Because of this, I was very happy to receive this one-line email from James Petrie on May 1 2019:

“It would be great to have a quick chat about the animal-free dairy (and meat) lipids”

I had met James Petrie and Ben Leita 2 years earlier in 2017 when I was leading them through the CSIRO ON Accelerator program with a different technology that they called NextOil at the time. This company would allow plants to continue growing oil in the main biomass rather than just in the seed. This in turn would lead to new, sustainable sources of oil for food and fuel driven by the increased yields that were possible.

Bringing a new crop to market is not for the feint of heart and is generally only done by the “ABCDs” — the cropping behemoths — ADM, Bunge, Carghill and Dreyfus. The development is scientifically complex and requires a long time because iterations take as long as a season takes to grow a new variety. Then the regulatory process is gruelling, and then the supply chain is complex and hard to penetrate.

James and Ben, who worked together in the CSIRO in their Plant Oils Engineering Group were one of the rare of examples of small teams who had brought a new crop to market when they developed the first land-based source of Omega-3 oil in a new Canola that is now sold by Nuseed.
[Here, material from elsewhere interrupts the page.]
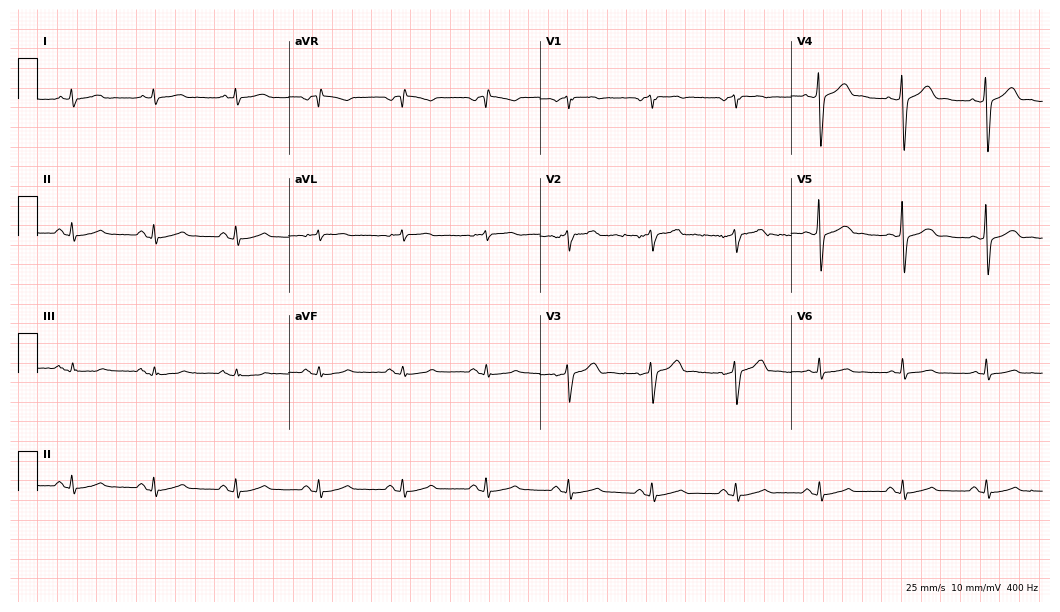
12-lead ECG (10.2-second recording at 400 Hz) from a 47-year-old man. Labelled as a normal ECG.
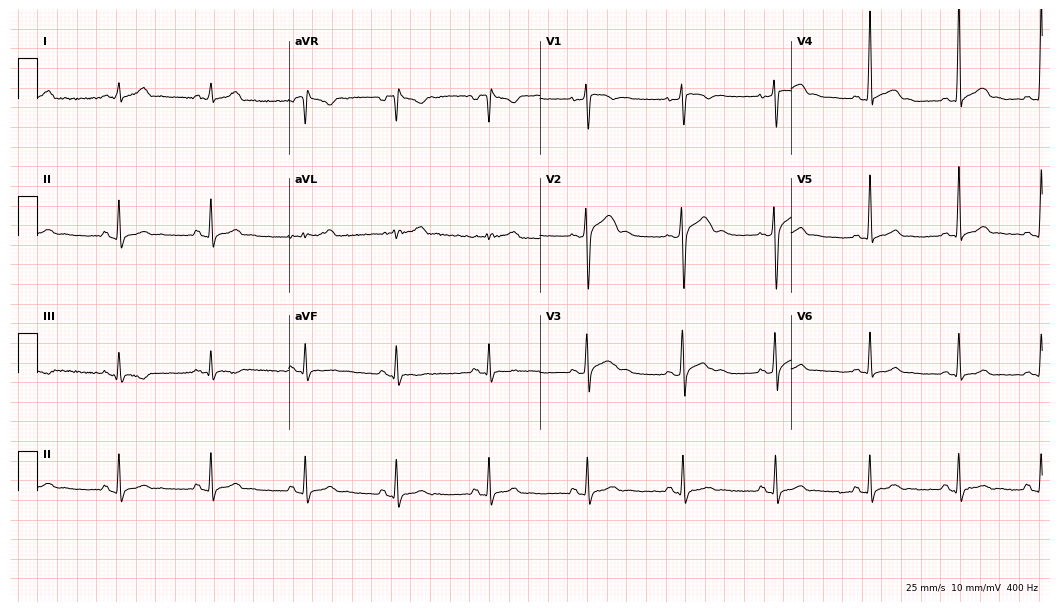
ECG (10.2-second recording at 400 Hz) — a 25-year-old male patient. Labelled as a normal ECG.

Together we spent about a year building an investment case for the company that was then called Folear. During this time we learned about the opportunity to create new sources of oil and we could see how few people in the world understood it as well as James and Ben. But we failed to get over the blockers that make this kind of business hard for venture capital to invest in.
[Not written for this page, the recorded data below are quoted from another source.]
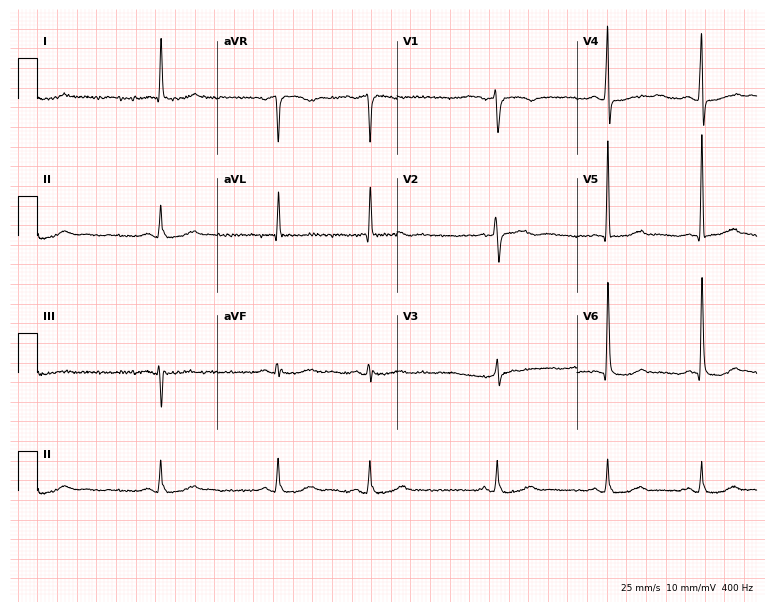
ECG (7.3-second recording at 400 Hz) — a 78-year-old female patient. Screened for six findings — first-degree AV block, right bundle branch block (RBBB), left bundle branch block (LBBB), sinus bradycardia, atrial fibrillation (AF), sinus tachycardia — none is recorded.
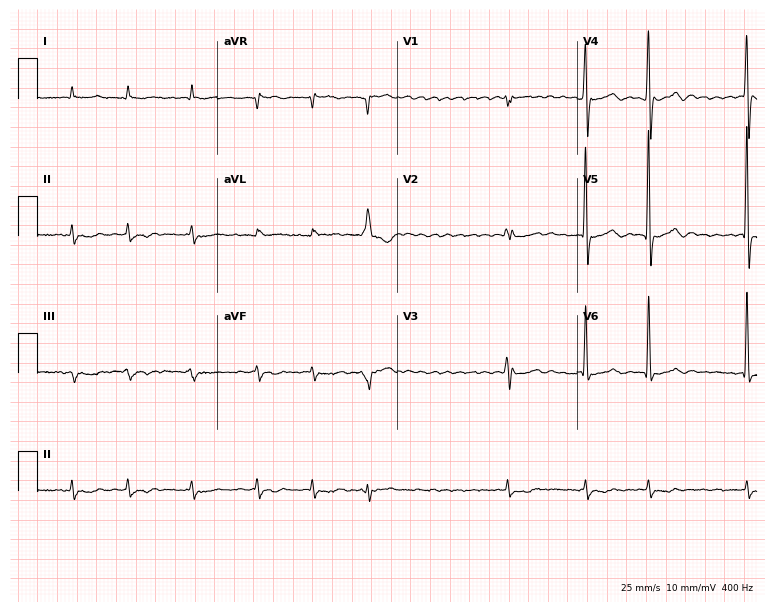
Electrocardiogram (7.3-second recording at 400 Hz), a 79-year-old male. Interpretation includes atrial fibrillation (AF).
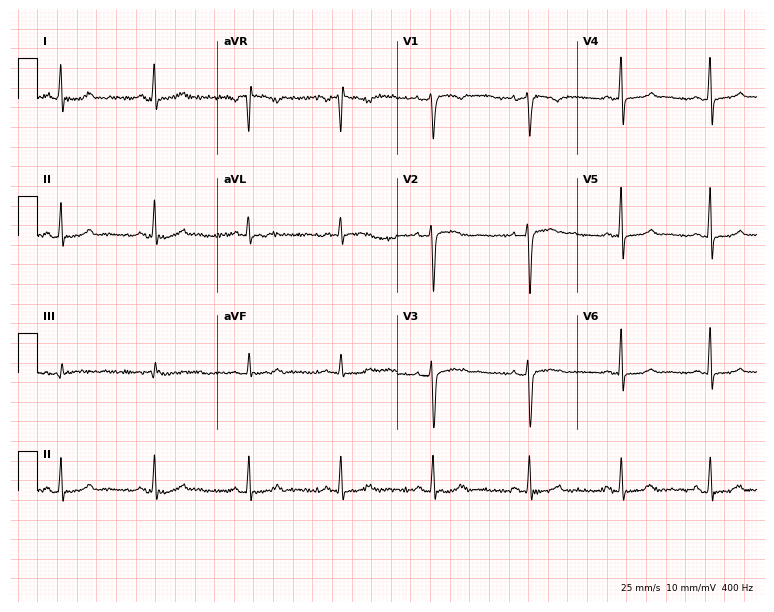
12-lead ECG from a female patient, 40 years old (7.3-second recording at 400 Hz). No first-degree AV block, right bundle branch block (RBBB), left bundle branch block (LBBB), sinus bradycardia, atrial fibrillation (AF) or sinus tachycardia recorded for this tracing.
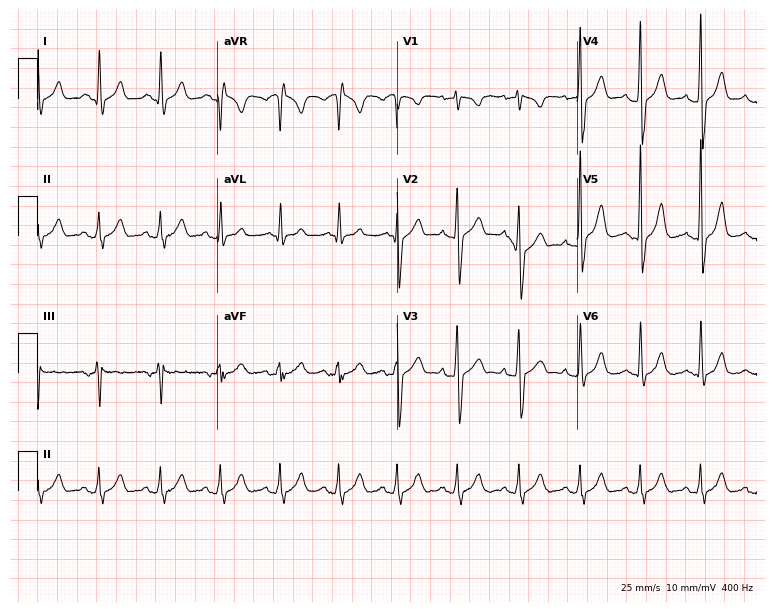
12-lead ECG from a male patient, 39 years old. Screened for six findings — first-degree AV block, right bundle branch block, left bundle branch block, sinus bradycardia, atrial fibrillation, sinus tachycardia — none is recorded.
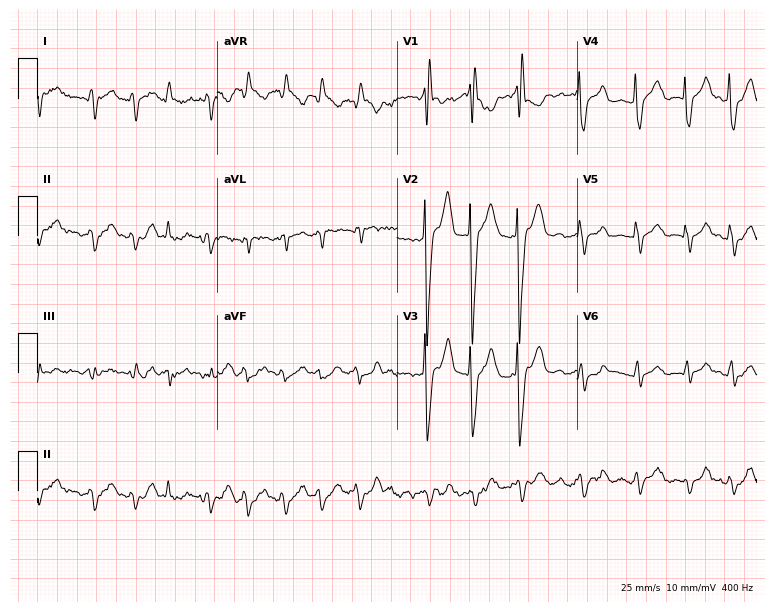
Standard 12-lead ECG recorded from a male patient, 69 years old. The tracing shows right bundle branch block.
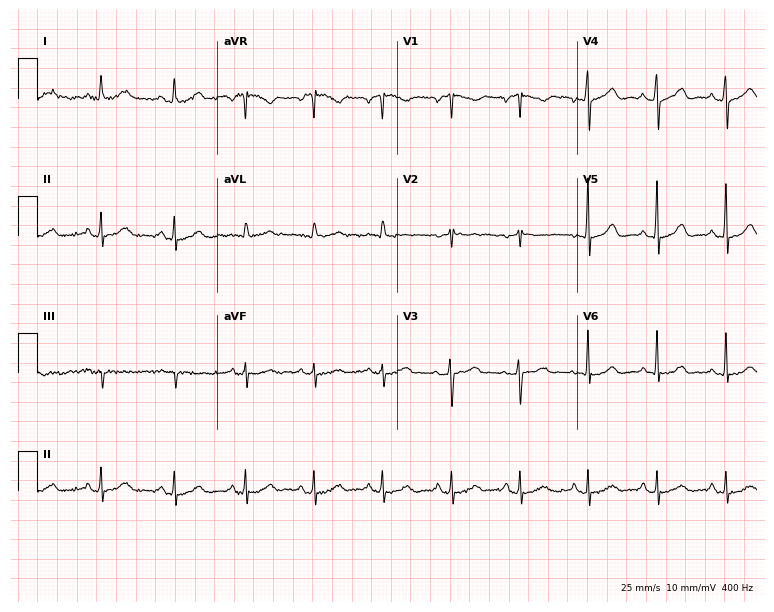
12-lead ECG from a woman, 51 years old. Recorded interpretation: within normal limits.
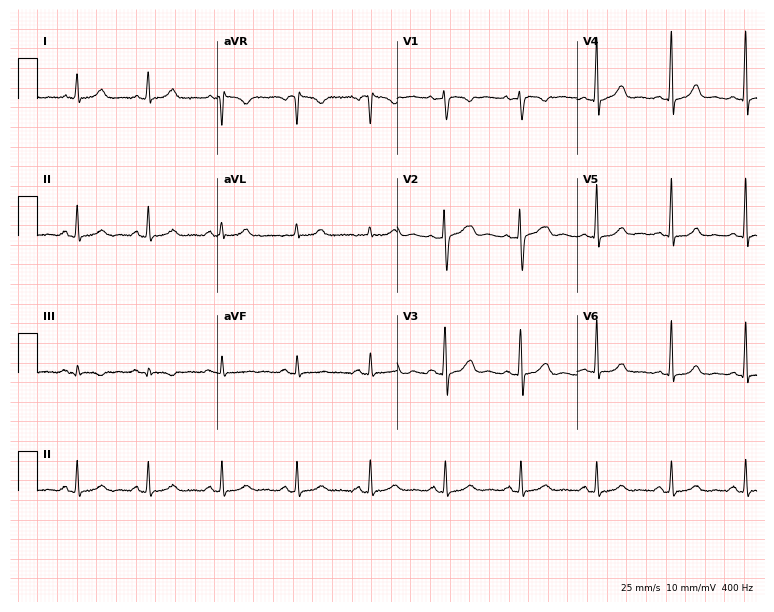
12-lead ECG from a 45-year-old female patient. Recorded interpretation: within normal limits.

But the fire in James and Ben’s belly was lit.

Coming back to that email:

“It would be great to have a quick chat about the animal-free dairy (and meat) lipids”

James and Ben had tuned in to the emerging opportunity exploding from alt-protein’s need for better, more sustainably produced fats. They had also reflected upon the challenges of developing oil in crops and figured out how they could develop new fats with yeast fermentation and greatly increase their iteration velocity.

Insulin for example is produced at scale by genetically modifying yeast to make human insulin instead of alcohol when it eats a feedstock like sugar. The insulin itself is not genetically modified but it is made from yeast that has been.

Before we had this technology insulin was extracted from pigs and 8 tonnes of pig pancreas was needed for every litre of insulin. This new approach makes the same stuff, cleanly and efficiently at a massive scale.

Nourish is making fat in the same way and is an example of a growing cohort of inspiring Australian companies who can build a massive new industry together, selling game-changing, nutritious food at scale to the rest of the world.

Nourish has been quietly coming together since our first investment in January 2020. We’re working closely with ‘partner customers’ to deliver alt-protein food that does not have an alt-experience.

And so we come back to that board meeting. At an early board meeting in Covid lock down, the company had sent me some test tubes to heat in the oven while we talked. My family trickled home from work and school during this time, expressing their excitement about dinner — roast beef! They were a little sad to see that the source of that cozy, yummy smell came from a test tube.

I will always associate Nourish board meetings with the smell of roast beef.